Vying for the seat currently held by Democratic U.S. Rep. Sean Casten, Orland Park Mayor Keith Pekau announced Monday he’s running as a Republican for the 6th Congressional District.

“I will fight inflation and reduce taxes on hard-working Americans,” Pekau said. “Reckless spending by Democrats in Washington has led to the highest inflation since 1980 causing working families to struggle to keep up with rising gas and grocery prices.”

Michael Koolige for years hosted a syndicated radio program. He stepped down and announced last week he’s running for the 14th Congressional District seat.

“And I humbly ask for your vote in 2022,” Koolidge said, hoping to bring people together from political divisions. “I also ask you to keep kindness, love and unity in your hearts.”

Without any Republican support, statehouse Democrats passed new congressional districts. They sent the bill to the governor earlier this month. He has yet to act on it.

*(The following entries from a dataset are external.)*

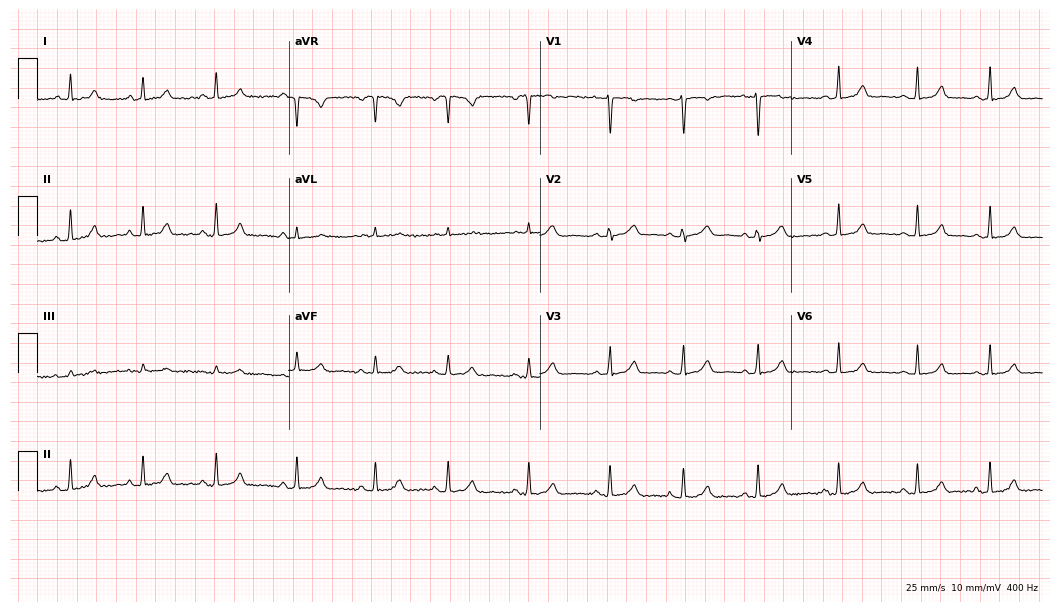
ECG — a female patient, 30 years old. Labelled as a normal ECG.
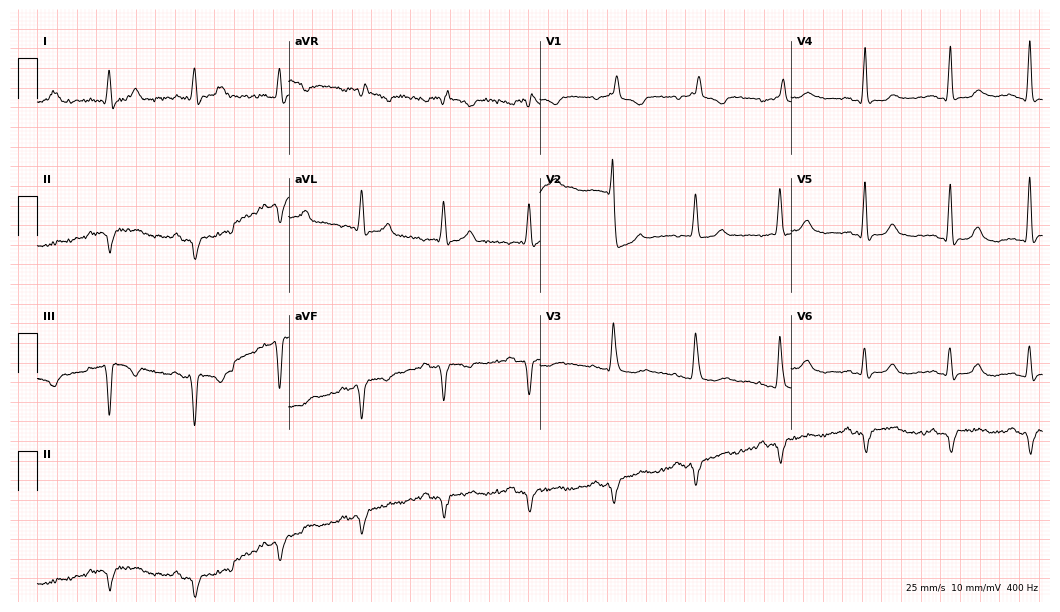
Resting 12-lead electrocardiogram (10.2-second recording at 400 Hz). Patient: a female, 81 years old. None of these six findings is recorded: first-degree AV block, right bundle branch block, left bundle branch block, sinus bradycardia, atrial fibrillation, sinus tachycardia. Other findings, if any, are not listed.
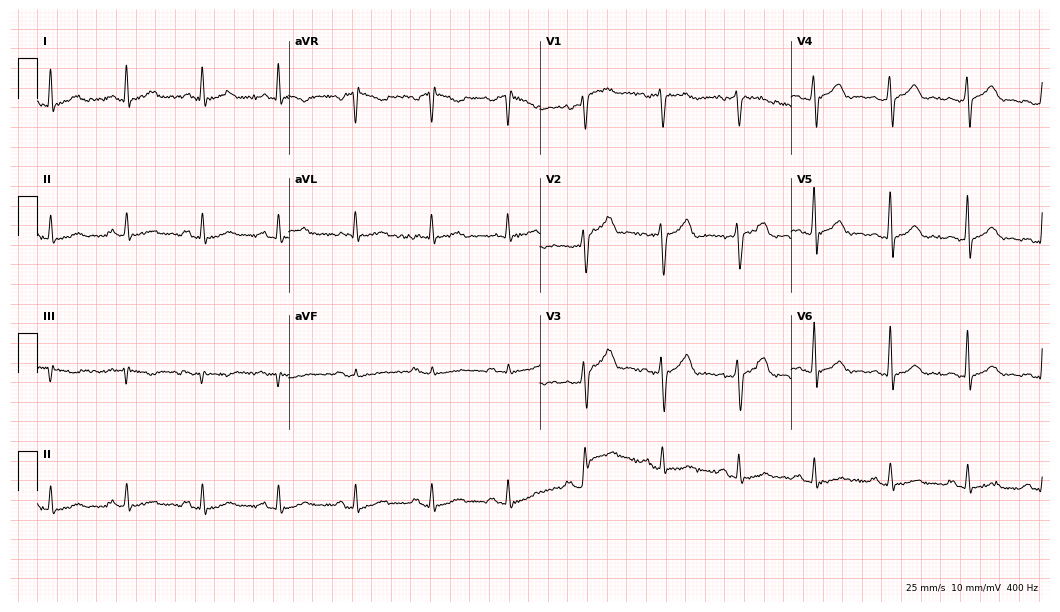
ECG — a female, 45 years old. Screened for six findings — first-degree AV block, right bundle branch block (RBBB), left bundle branch block (LBBB), sinus bradycardia, atrial fibrillation (AF), sinus tachycardia — none is recorded.

Republican U.S. Rep. Darin LaHood said he’s running again, despite the drastic changes expected in his district.

“It’s just terribly gerrymandered,” LaHood told WMAY last week. “My district changes. It moves me farther north. I keep the Peoria area, Bloomington-Normal, but I go north all the way to East Dubuque, Iowa. I go all the way to the Wisconsin border.”

Illinois loses a seat in Congress because of continued population decline.